Umweltminister Till Backhaus hat in einem Statement vor Ort die erste Einschätzung bestätigt, dass das Tier nicht erneut gestrandet sei. Es liege minimal auf, könnte aber aus eigenem Antrieb losschwimmen. Offensichtlich mache der Wal tatsächlich eine Pause, erklärte der Politiker.

Ein Problem könne allerdings der nun wieder sinkende Wasserstand sein. Deshalb sei der zuständigen Rettungsinitiative empfohlen worden, den Wal "minimalinvasiv" zum Schwimmen zu motivieren.

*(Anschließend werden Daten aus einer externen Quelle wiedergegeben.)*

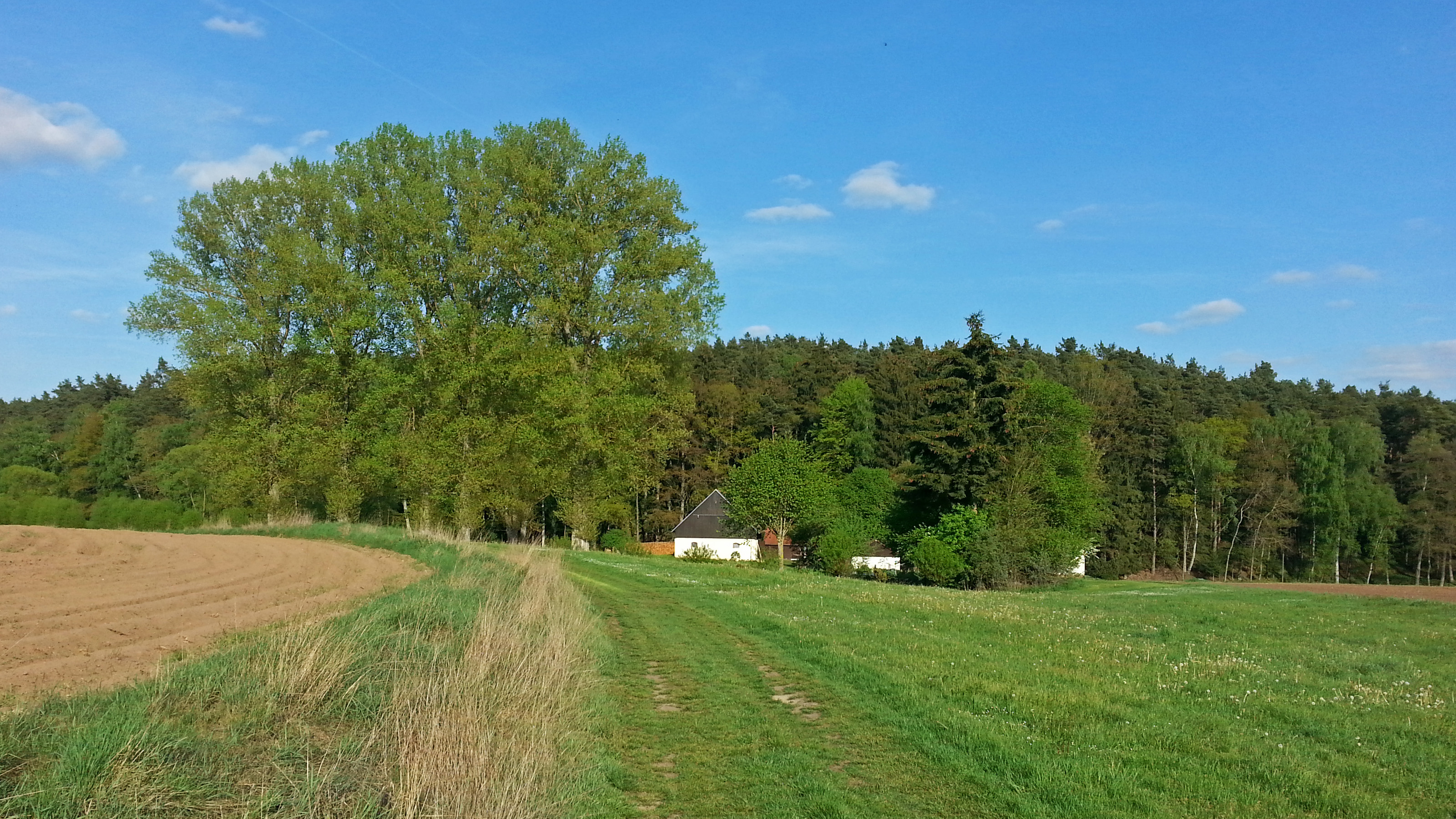 Die Schwalbenmühle
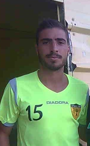 שי חדד במדי בית"ר ירושלים 2012
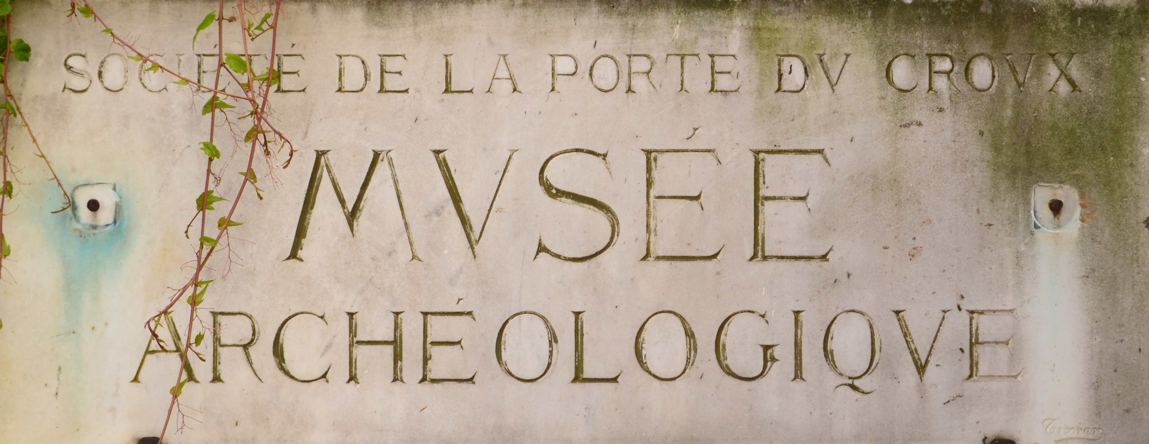 Musée de la porte du Croux (Nevers), siège de la Société nivernaise des lettres, sciences et arts

Ob die eigentlich geplante Aktion mit den Pontons weiterhin eine Option sei, müsse im weiteren Verlauf durch die Retter geklärt werden, so Backhaus.

20. April, 11.40 Uhr: Lage vor Ort unverändert

Die Lage vor Ort ist mittlerweile seit mehr als zwei Stunden unverändert. Der Wal befindet sich weiterhin am Ende der Bucht.

Hin und wieder kommen Schlauchboote in seine Nähe - vermutlich wollen die Einsatzkräfte laufend den Zustand des Tieres überprüfen.

Der Wal hat es bereits bis zum Ausgang der Bucht geschafft. Seit mehr als zwei Stunden bewegt er sich aber nicht mehr vom Fleck.
Der Wal hat es bereits bis zum Ausgang der Bucht geschafft. Seit mehr als zwei Stunden bewegt er sich aber nicht mehr vom Fleck.  © Jens Büttner/dpa

20. April, 10.59 Uhr: Ministerium geht nicht von erneuter Strandung aus

Gute Nachrichten: Das Umweltministerium geht Stand jetzt nicht von einer erneuten Strandung des Buckelwals aus. Die Helfer auf den Begleitbooten glaubten demnach, dass sich das Tier frei bewegen könne, erklärte eine Sprecherin.

Womöglich mache der Wal nach dem Kraftakt am Morgen lediglich eine Pause.

20. April, 10.47 Uhr: Greenpeace spricht von "Megastress" für den Wal

Ein Sprecher der Umweltorganisation Greenpeace bezeichnete die aktuelle Situation für den Buckelwal als "Megastress".

Das Tier sei geschwächt und nun dem Lärm der Boote ausgesetzt, erläuterte der Sprecher.

20. April, 10.16 Uhr: Schleswig-Holstein zeitnah wieder zuständig?

Sollte sich der Buckelwal wieder aufmachen und aus der Bucht herauskommen, würde nach nicht allzu langer Zeit die Zuständigkeit wechseln.

Sobald das Tier wieder in schleswig-holsteinischen Gewässern schwimme, seien auch wieder die Behörden des nördlichsten Bundeslandes zuständig.

Laut Mecklenburg-Vorpommerns Umweltminister Backhaus seien bereits entsprechende Vorbereitungen getroffen worden.

Laut Mecklenburg-Vorpommerns Umweltminister Till Backhaus (67, SPD) sind die Behörden Schleswig-Holsteins darauf vorbereitet, wieder die Zuständigkeit zu übernehmen.
Laut Mecklenburg-Vorpommerns Umweltminister Till Backhaus (67, SPD) sind die Behörden Schleswig-Holsteins darauf vorbereitet, wieder die Zuständigkeit zu übernehmen.  © Marcus Golejewski/dpa

20. April, 9.56 Uhr: Wal soll zeitnah mit GPS-Sender versehen werden

Umweltminister Till Backhaus erklärte gegenüber NEWS5, dass die Hauptverantwortung weiter bei der Rettungsinitiative liege. Das Ministerium begleite und unterstütze die Maßnahmen aber fortlaufend.

Der Politiker betonte zudem, dass der Wal zeitnah mit einem GPS-Sender versehen werden soll. "Damit wir ihn gezielt weiter begleiten können", erläuterte Backhaus.